We are looking for someone who can help us automate the hard parts of infrastructure operations, from provisioning and configuration through to CI/CD, deployment safety, progressive rollouts and rapid rollback.

Jenkins
GitLab CI/CD
Ansible
Terraform

What We Offer

We offer a competitive annual salary ranging from 160000 to 200000, depending on experience. In addition to a competitive salary, we also offer a range of benefits, including:

Remote flexibility: work from anywhere in the world
Equity/stock options: own a part of the company
Learning budget: continuous learning and professional development
Health/dental/vision: comprehensive health insurance
PTO policy: generous paid time off
Equipment stipend: latest technology and tools
Team culture: collaborative, innovative and dynamic team

We believe in giving our team members the autonomy to make decisions, the freedom to experiment, and the support to grow in their careers.
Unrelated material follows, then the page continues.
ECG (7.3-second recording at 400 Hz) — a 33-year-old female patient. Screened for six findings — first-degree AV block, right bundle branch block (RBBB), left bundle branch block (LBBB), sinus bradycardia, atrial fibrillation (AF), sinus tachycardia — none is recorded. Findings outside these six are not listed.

If you are looking for a challenging and rewarding role that will help you grow as a professional, we encourage you to apply.

Frequently Asked Questions

What is the remote work setup like?

We are a fully remote company, and we believe in giving our team members the flexibility to work from anywhere in the world. We use a range of tools to facilitate communication and collaboration, including Slack, Zoom and GitHub.

What is the hiring process and timeline?

We are looking to fill this role as soon as possible, and we will be conducting interviews on a rolling basis. The hiring process typically takes 2-3 weeks, and we will be in touch with you throughout the process to keep you updated on your status.

What is the team size and tech stack?

We are a small but growing team, and we are looking for someone who can help us scale our infrastructure and operations. Our tech stack includes a range of tools and technologies, including AWS, GCP, Azure, Docker, Kubernetes, Jenkins, GitLab CI/CD, Ansible and Terraform.